Monty Hall Variation: Choosing 2 Doors

Question

I'm learning about the Monty Hall problem, and found a question which has confused me:

Consider the following four-door Monty Hall problem:
Step 1: you choose one door such as door 1.
Step 2: Monty Hall opens one door with no car behind, such as door 2.
Step 3: Monty Hall asks you to decide whether you like to “stick with your current door or choose another door” such as door 3 or “switch to the other two doors” such as doors 3 and 4.

You will win the car if it is behind either of the two chosen doors.

Now apply Bayes’ theorem to calculate the probabilities of winning the car by the following two choices: 1) stick and choose another door; 2) switch to the two other doors.

Original question image:
https://i.stack.imgur.com/czPth.png

I know to set my initial probabilities of the car being behind each door to:
{1/4, 1/4, 1/4, 1/4}

How does my working of the problem change, now that I am choosing 2 doors, rather than one?

I have tried reducing the problem to it being between:
"Do we stick and choose, or switch and switch?"

This is quite confusing.
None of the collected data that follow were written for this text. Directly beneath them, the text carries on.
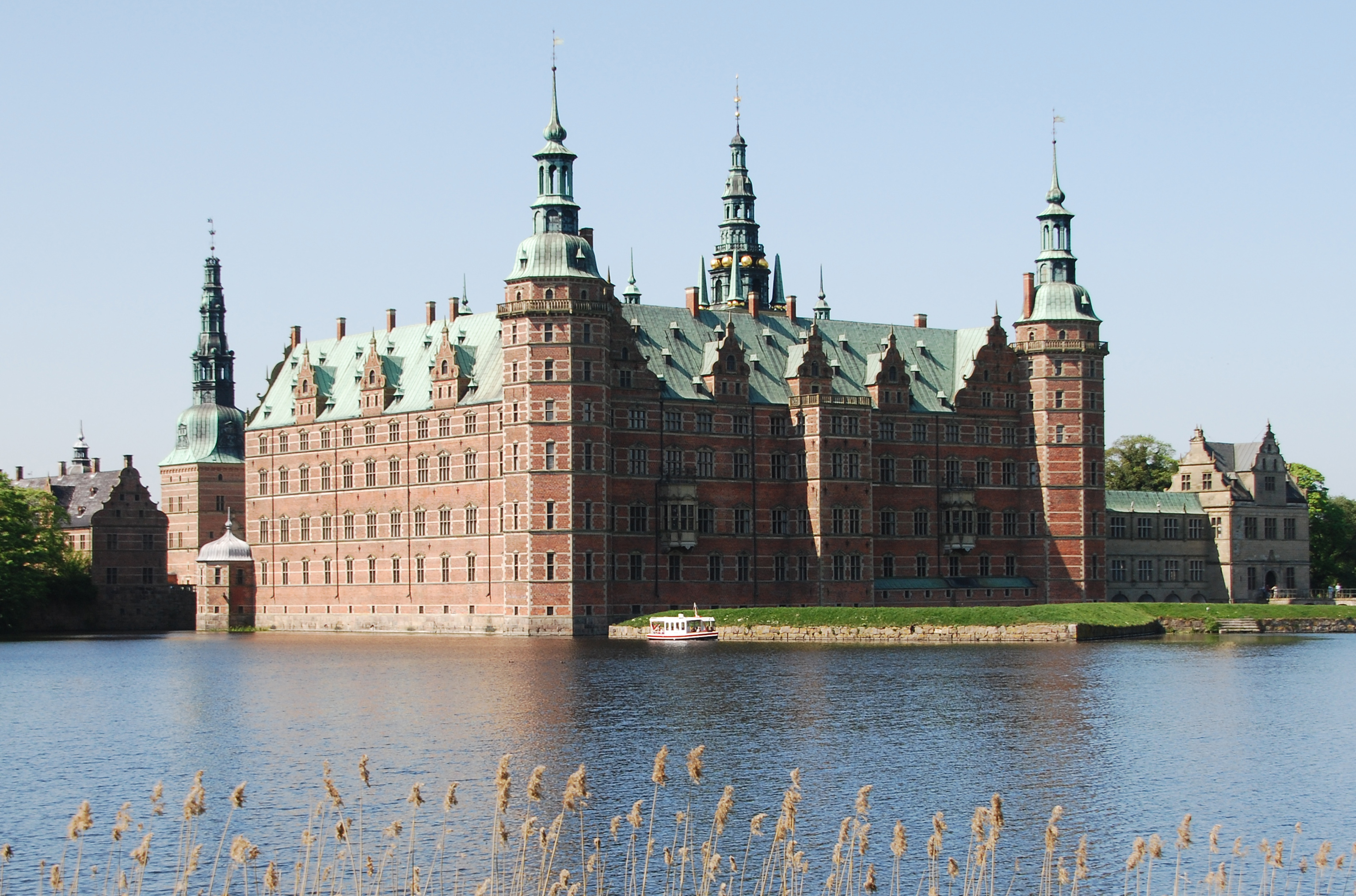 Frederiksborg Castle in Hillerød, Denmark
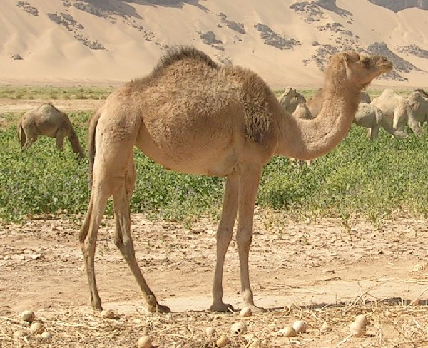 dromadaire maroc
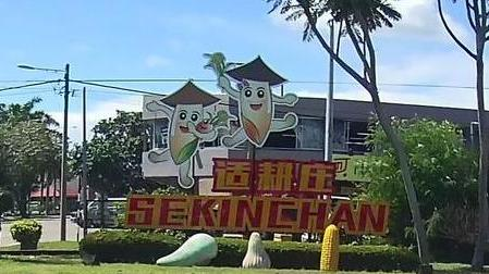 Sekinchan
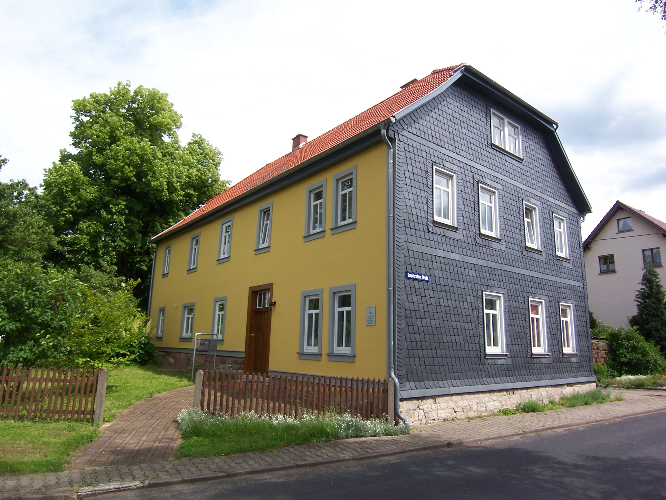 In diesem Pfarrhaus in Leina wurde 1789 Wilhelm Hey (Pfarrer, Fabel- und Liederdichter) geboren. Seine bekanntesten Lieder sind "Weißt du, wie viel Sternlein stehen", "Alle Jahre wieder", "Vöglein im hohen Baum".
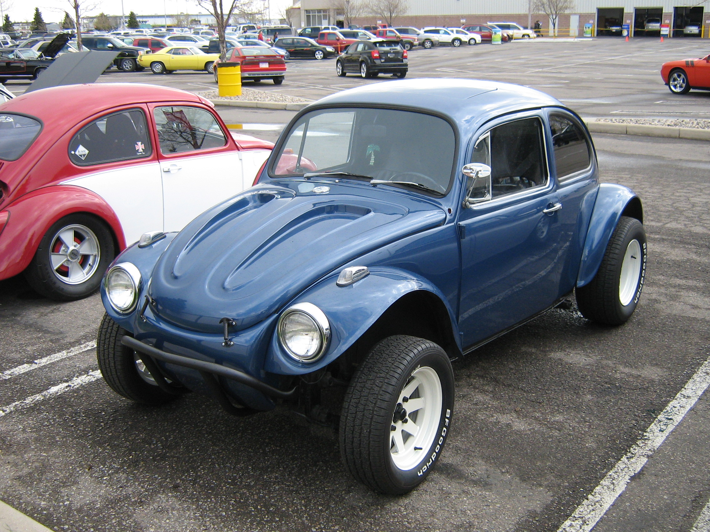 1968 Volkswagen Beetle Baja
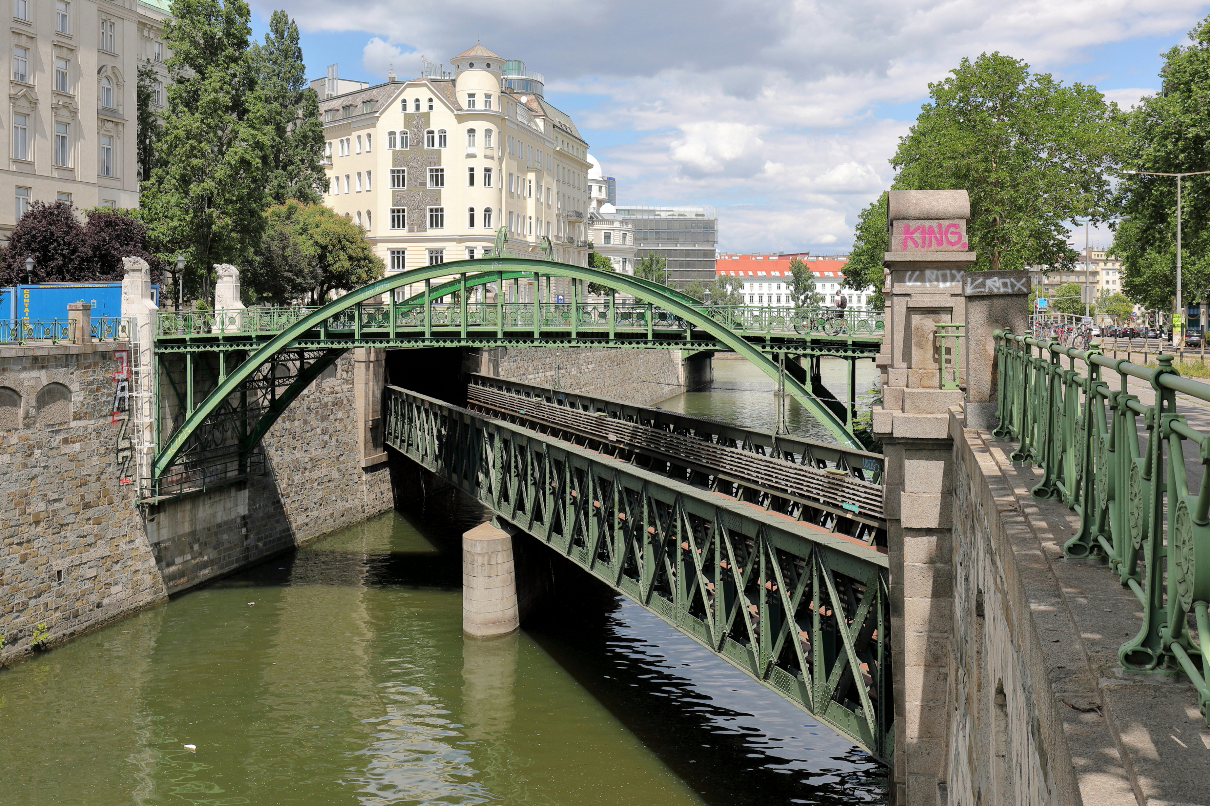 Südansicht der Zollamtsbrücke und des Zollamtsstegs an der Bezirksgrenze des 1. Wiener Bezirks Innere Stadt und 3. Bezirks Landstraße. Die beiden Brückenbauwerke überqueren den Wienfluss kurz vor dessen Einmündung in den Donaukanal. Benannt sind sie nach dem ehemaligen Hauptzollamt, weil der Steg es mit der Innenstadt verband. Der Steg wurde im Zuge der Regulierung des Wienflusses und des Baus der Stadtbahn im Jahr 1900 von Martin Paul (Konstruktion) und Josef Hackhofer sowie Friedrich Ohmann (Architektur) errichtet. Die schräg darunter verlaufende Brücke stammt von Otto Wagner und wurde ebenfalls 1900 errichtet.
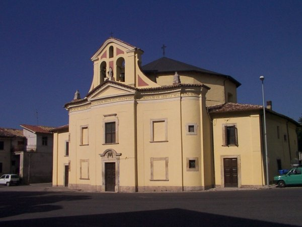 Foto realizzata da Rossi Fernando - Rilasciate con licenza
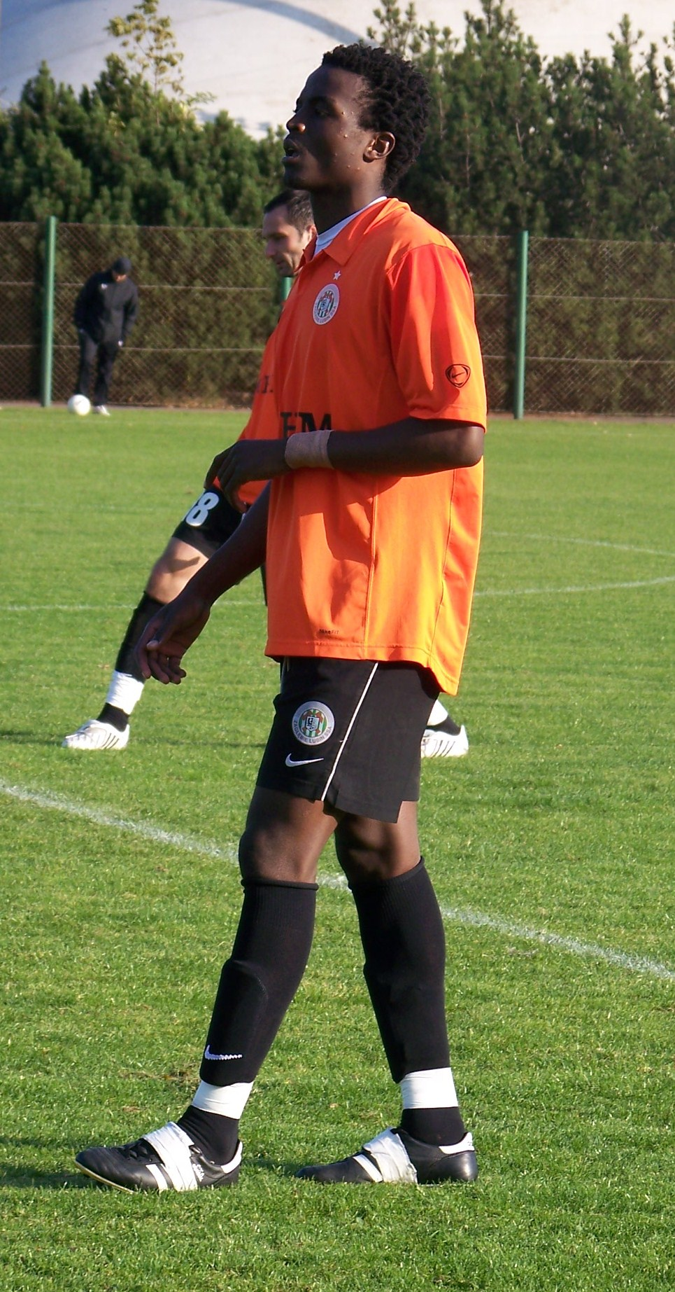 Costa Nhamoinesu podczas meczu I ligi z Wartą Poznań.
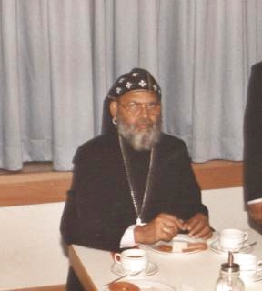 Archbishop Cyril Mar Baselios Malancharuvil von Trivandrum, 1935-2007
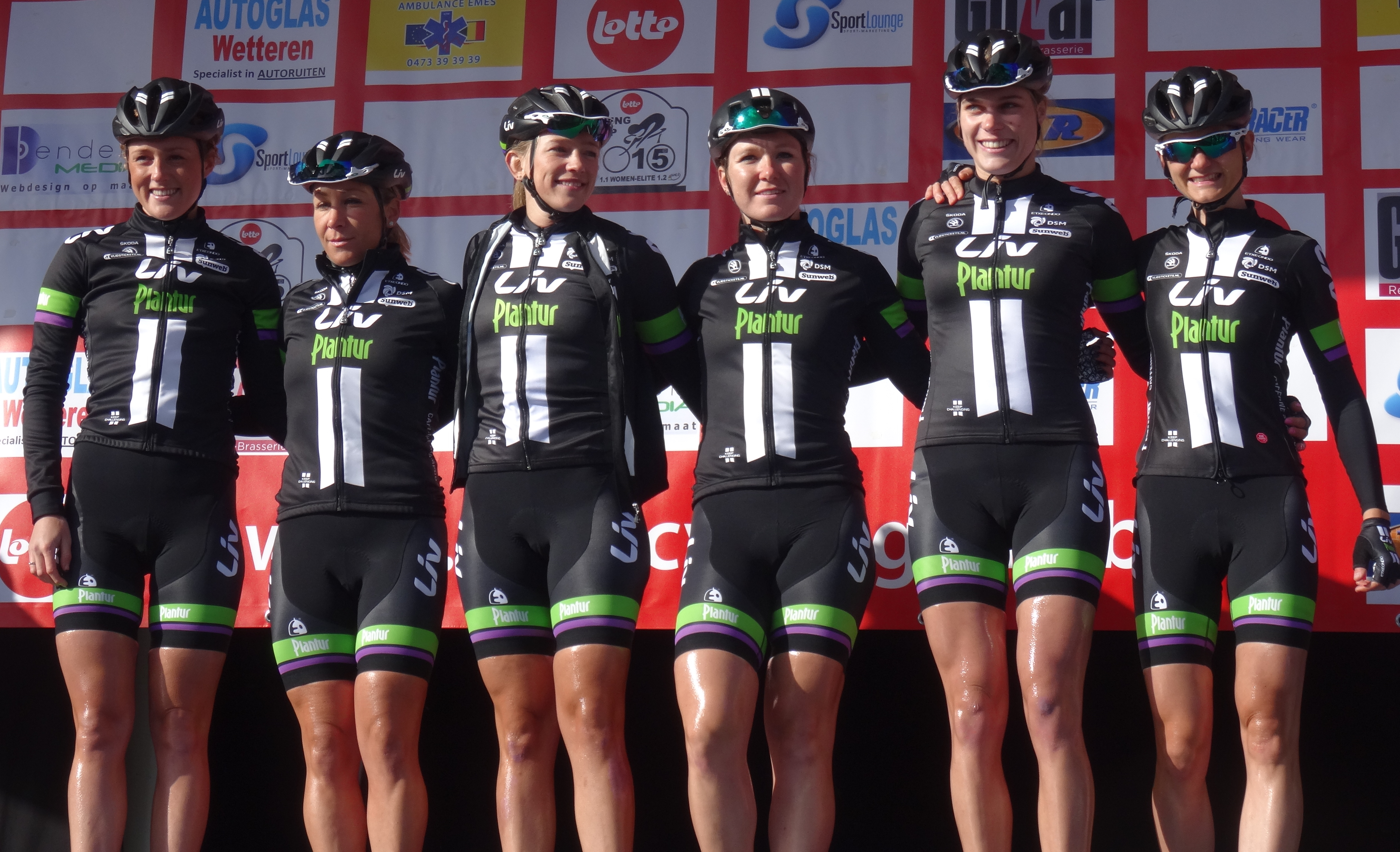 Reportage réalisé le mercredi 4 mars à l'occasion du départ du Samyn des Dames 2015 et du Samyn 2015 à Quaregnon, Belgique.

Any pointers would be really appreciated!

Answer 1

After the revelation, the probabilities are $$(1/4,0,3/8,3/8) $$ So switching to a single other door will increase the winning probability from $\frac14$ to $\frac38$. Switching to both other doors will increase it to $\frac 34$.

Answer 2

To be clear about the assumptions: let us suppose I picked door $A$, and Monty Hall revealed door $B$ because he knew there was no car behind door $B$. Then I have three options: I can open doors $C$ and $D$ ("switch"), or I can open doors $A$ and $C$, or I can open doors $A$ and $D$ (both these options being "stick").

With probability $1/4$, we originally picked the door with the car. Then we get a car if we stick, and we lose the car if we switch.

With probability $3/4$, we did not pick the door with the car. Then: if we switch, we get the car. If we stick, we have a $1/2$ chance of getting the car.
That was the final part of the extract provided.